Property-level changes
For tokens classified as updated (or renamed with additional property changes), a semantic diff SHOULD produce property-level change records.
Change record format
Each property-level change is described by:
| Field | Type | Description |
|---|---|---|
path |
string | Dot-separated path from the token root (e.g. value, name.colorScheme, sets.light.value). |
new_value |
any | The value in the new dataset. Present for additions and updates. |
original_value |
any | The value in the old dataset. Present for deletions and updates. |
Property change sub-categories
| Sub-category | Condition |
|---|---|
| added-properties | Property exists in new but not in old. |
| deleted-properties | Property exists in old but not in new. |
| updated-properties | Property exists in both but with different values. |
NORMATIVE: Property comparison MUST be recursive: nested objects are traversed and changes reported at the leaf level with full dot-separated paths.
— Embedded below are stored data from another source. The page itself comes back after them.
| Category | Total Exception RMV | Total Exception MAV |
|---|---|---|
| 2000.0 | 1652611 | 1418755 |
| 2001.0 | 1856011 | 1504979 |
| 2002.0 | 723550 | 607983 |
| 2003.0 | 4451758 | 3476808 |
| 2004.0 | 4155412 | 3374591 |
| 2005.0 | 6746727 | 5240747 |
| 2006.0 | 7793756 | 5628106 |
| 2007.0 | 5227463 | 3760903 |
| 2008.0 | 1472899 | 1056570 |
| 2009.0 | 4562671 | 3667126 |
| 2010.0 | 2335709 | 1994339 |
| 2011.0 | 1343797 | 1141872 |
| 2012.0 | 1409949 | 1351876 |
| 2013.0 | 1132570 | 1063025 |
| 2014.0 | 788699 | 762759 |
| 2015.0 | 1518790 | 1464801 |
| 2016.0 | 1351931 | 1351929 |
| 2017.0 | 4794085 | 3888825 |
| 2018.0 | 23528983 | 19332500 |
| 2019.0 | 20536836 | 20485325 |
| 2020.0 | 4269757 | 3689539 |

NORMATIVE: Property comparison MUST use deep equality for values. Two values are equal if their JSON serializations are identical.
Output ordering
RECOMMENDED: Diff output SHOULD be deterministic. Within each category, tokens SHOULD be sorted by their canonical name (or new name for renames) in lexicographic order.
RATIONALE: Deterministic output makes diff reports suitable for snapshot testing and human review.
Cross-format compatibility
NORMATIVE: A conforming diff engine MUST accept both legacy format (JSON object maps) and cascade format (JSON arrays with .tokens.json extension) as inputs for either the old or new dataset, including mixed-format comparisons (e.g. legacy old, cascade new).
RATIONALE: The diff operates on the token graph abstraction, which normalizes both formats into the same TokenRecord structure. This enables diffing across format migrations without special-case handling.